Defendants objected to the wording of special interrogatory #2. It was as follows:

"Do you find that the plaintiff has established by a preponderance of the evidence that the purpose of the trip involved in this case was for some definite and tangible objective or purpose of the defendant, Clifford Stoutner? (Answer `Yes or `No')."

The jury answered "Yes."

Defendants' claim of error is based on the use of the words "objective or purpose" in lieu of the word "benefit" as requested by defendants.

The court's instruction and interrogatory were obviously drawn in the light of statements we have approved.

We find no error.

VIII. In answer to a special interrogatory the jury answered that of the allowance in the verdict $3,000 was on plaintiff's claim for future medical, surgical and hospital expenses.

The trial court set aside this allowance. We believe the jury's finding was supported by the record.

Paragraph 10d, Division I of plaintiff's petition listed future doctor, hospital, x-ray and medical expenses as part of his damage for which he sought recovery.

Plaintiff suffered severe head injuries including skull fracture, depression of the contour of the frontal sinus and injury to his eyelids. He was treated by specialists in plastic and reconstructive surgery. In January 1966 a bone graft into the depressed defect of his forehead was performed. Later an attempt was made to improve the appearance and function of the eyelid. There was only modest success. Plaintiff is restricted in the closure of his eye. The surgeon testified there has been some resorption of the bone graft reducing the efficacy which would restore the contour. The result was less than optimum.

Further surgery for improvement was described. Three separate surgical procedures with separate hospitalizations would be involved. Surgical fees of $1,500 (a very rough figure) would be incurred. The referring and attending physician testified, among other matters, as to the value of further plastic surgery and estimated the surgery expense at $1,500 and hospital cost at $1,500. The jury obviously considered and accepted as established the need and cost of these items.

The jury's conclusion was within the issues as pleaded and was supported by the evidence.
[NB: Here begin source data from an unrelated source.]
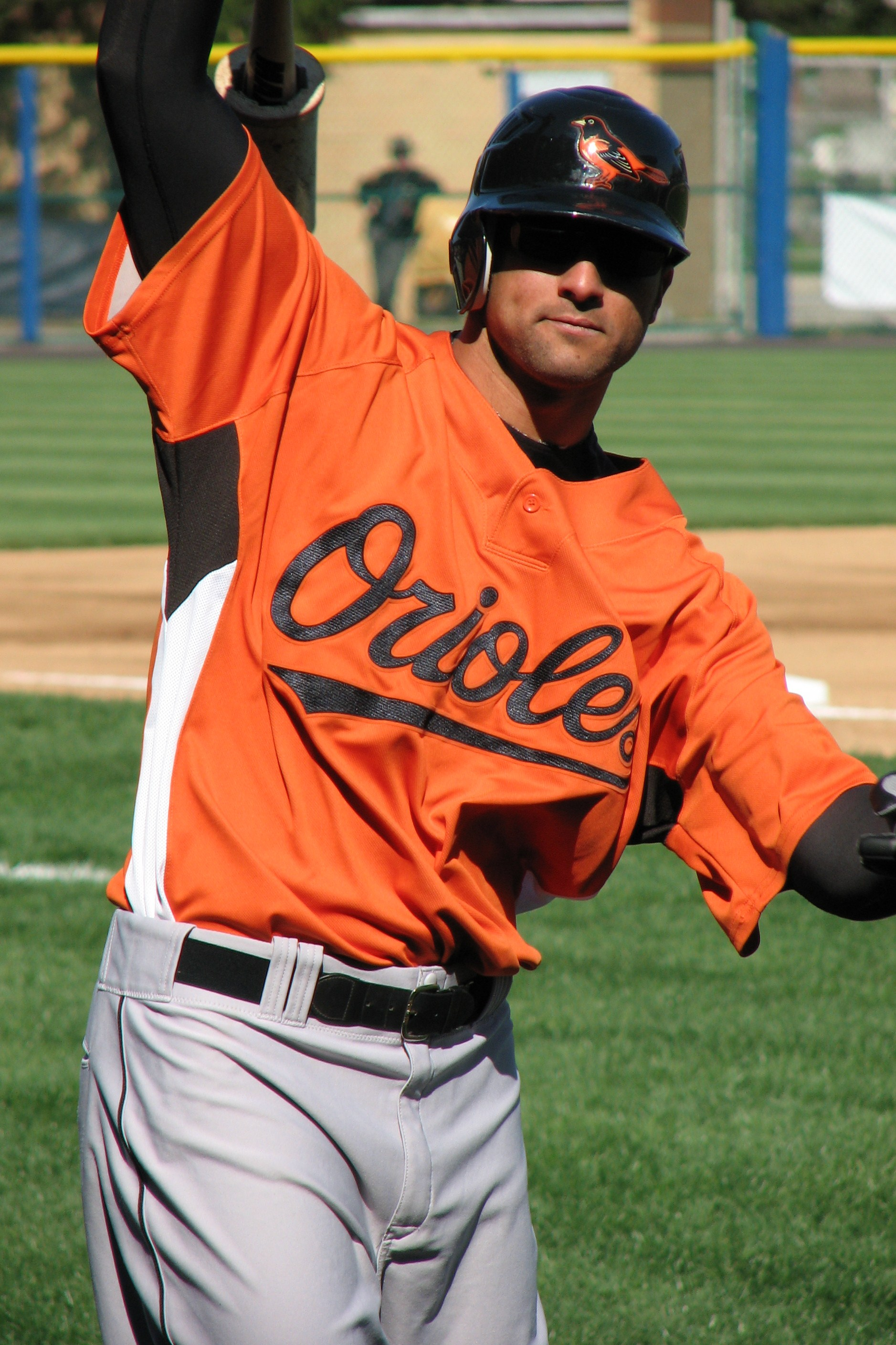 Nick Markakis
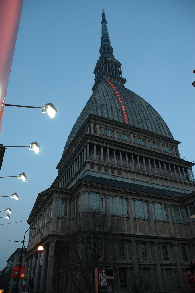 Torino,Italia
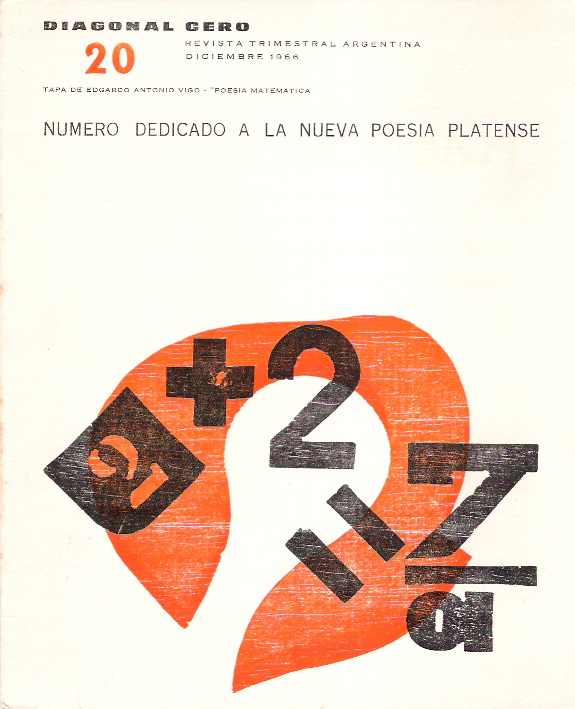 Tapa del número 20 de la revista experimental Diagonal Cero
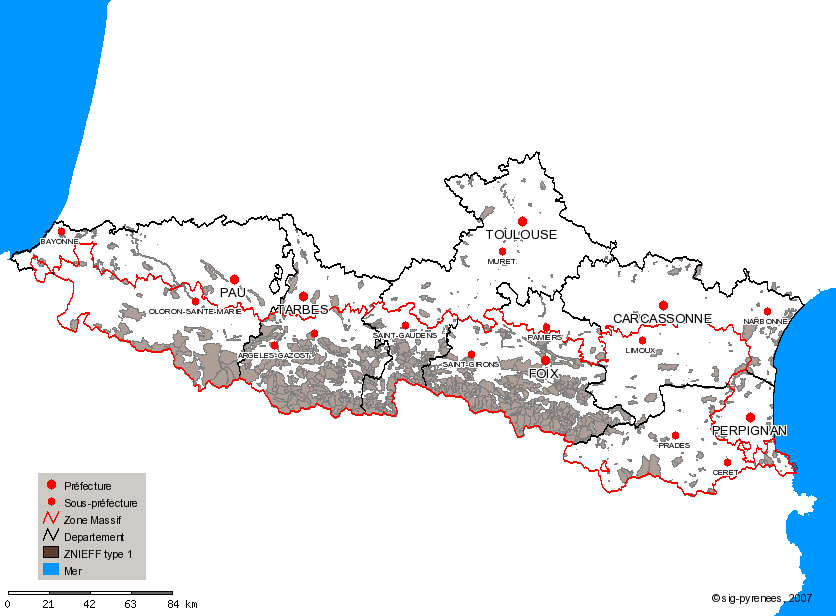 Carte de localisation des ZNIEFF de type 1 dans les Pyrénées
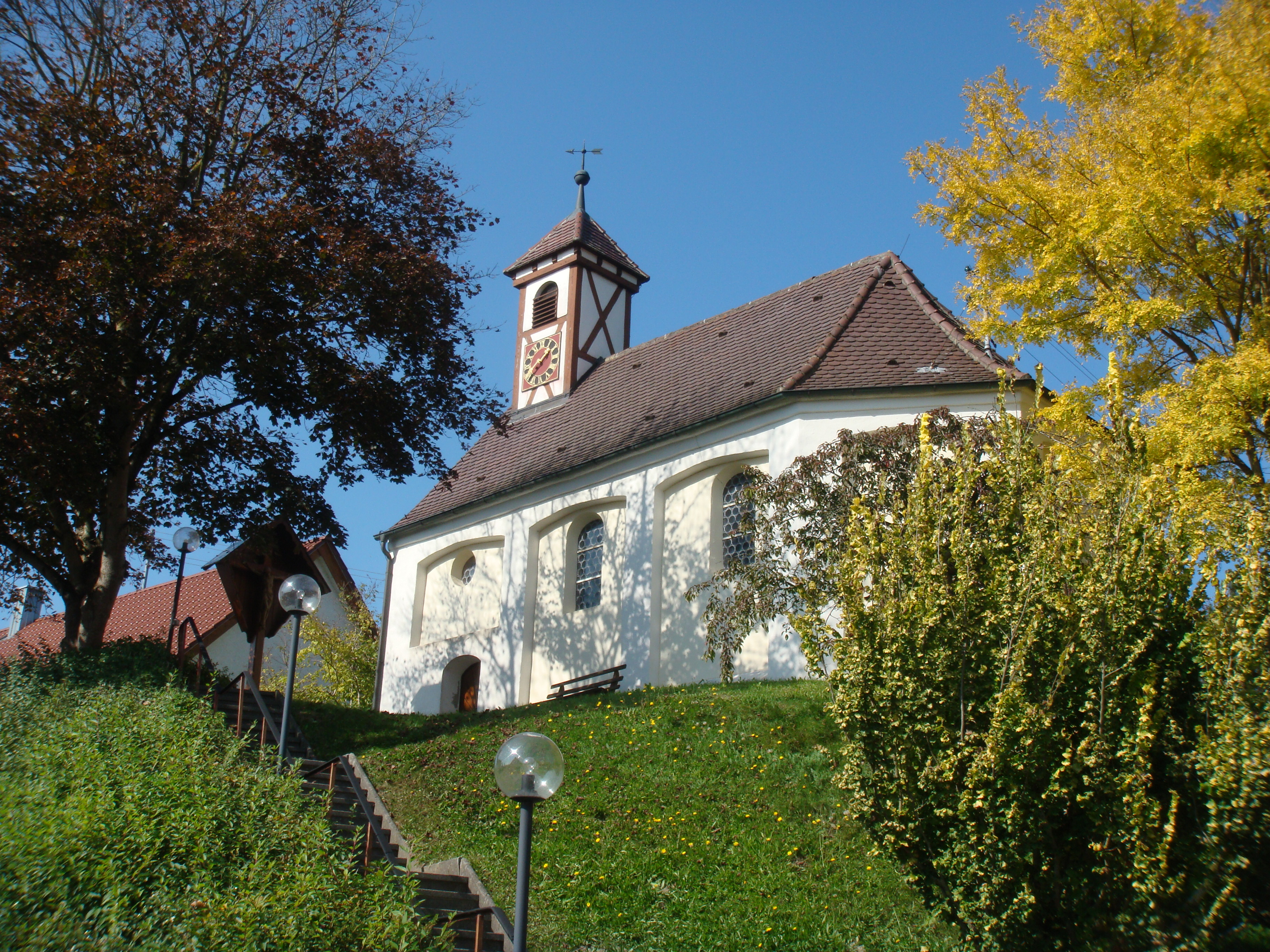 Weihungszell Dorfkapelle St. Peter und Paul
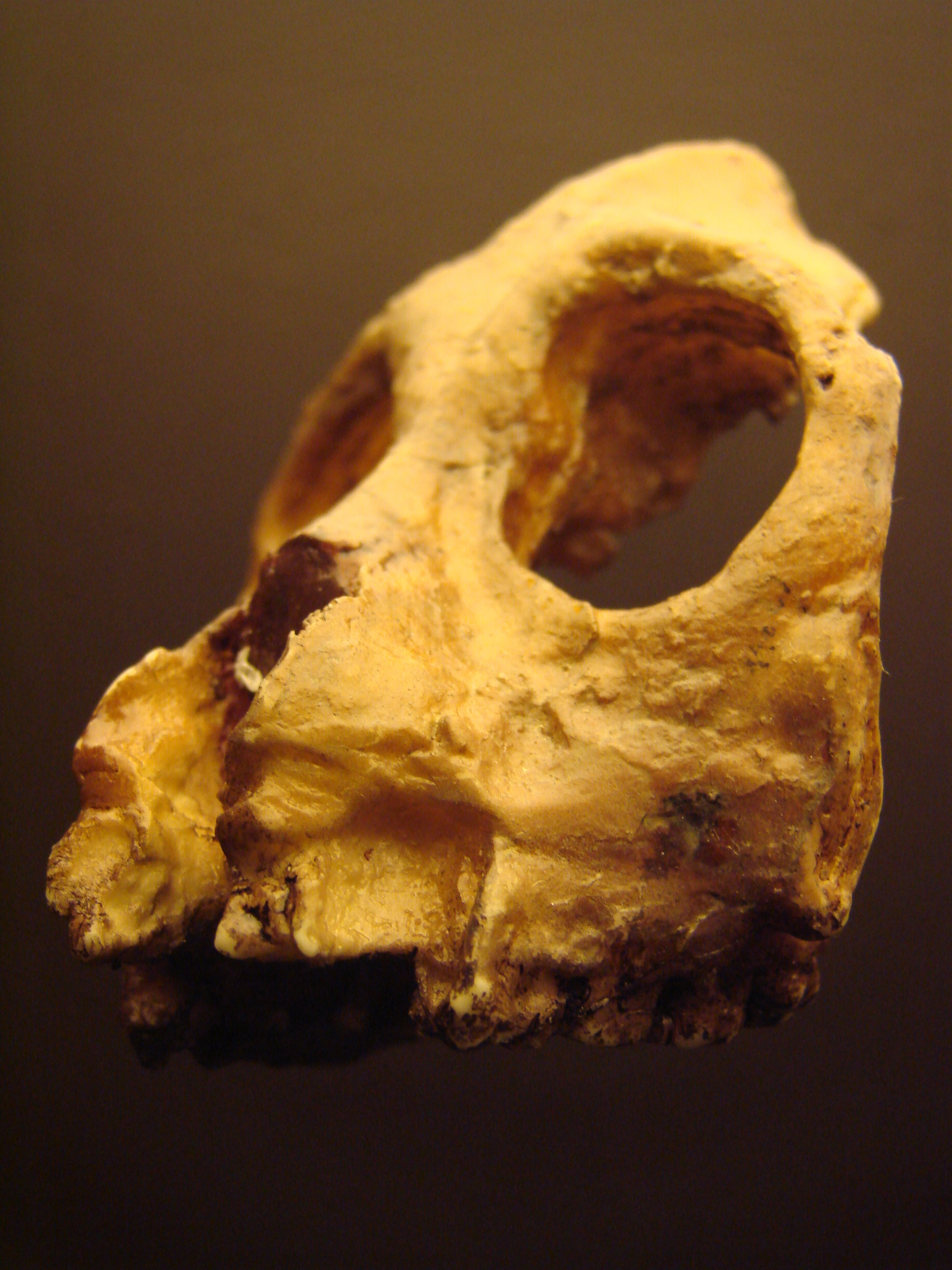 Muséum d'Anthropologie, campus universitaire d'Irchel, Université de Zurich (Suisse) : Aegyptopithecus

The case is affirmed on defendants' appeal and reversed on plaintiff's appeal and remanded to the district court for entry of judgment for plaintiff in the sum of $10,000 pursuant to the verdict of the jury.

Costs are taxed to defendants.

Affirmed on defendants' appeal. Reversed and remanded on plaintiff's appeal.

GARFIELD, C. J., and LARSON, RAWLINGS and BECKER, JJ., concur.

STUART, MOORE, MASON and LeGRAND, JJ., dissent.

STUART, Justice (dissenting).

I am unable to agree with the majority opinion.

In my opinion the record is not sufficient to overcome the presumption that plaintiff *404 was riding in defendant's car as a guest. The only evidence here is that plaintiff and defendant, at defendant's suggestion, went in his car to get some beer out of plaintiff's car. In my opinion the jury could not properly find plaintiff was not a guest under this evidence. If there was evidence defendant's insistence overcame plaintiff's reluctance to make such a trip the situation would have been quite different. Zwanziger v. Chicago and Northwestern Railway Co., 259 Iowa 14, 23-24, 141 N.W.2d 568, 574.

MOORE, MASON and LeGRAND, JJ., join in this dissent.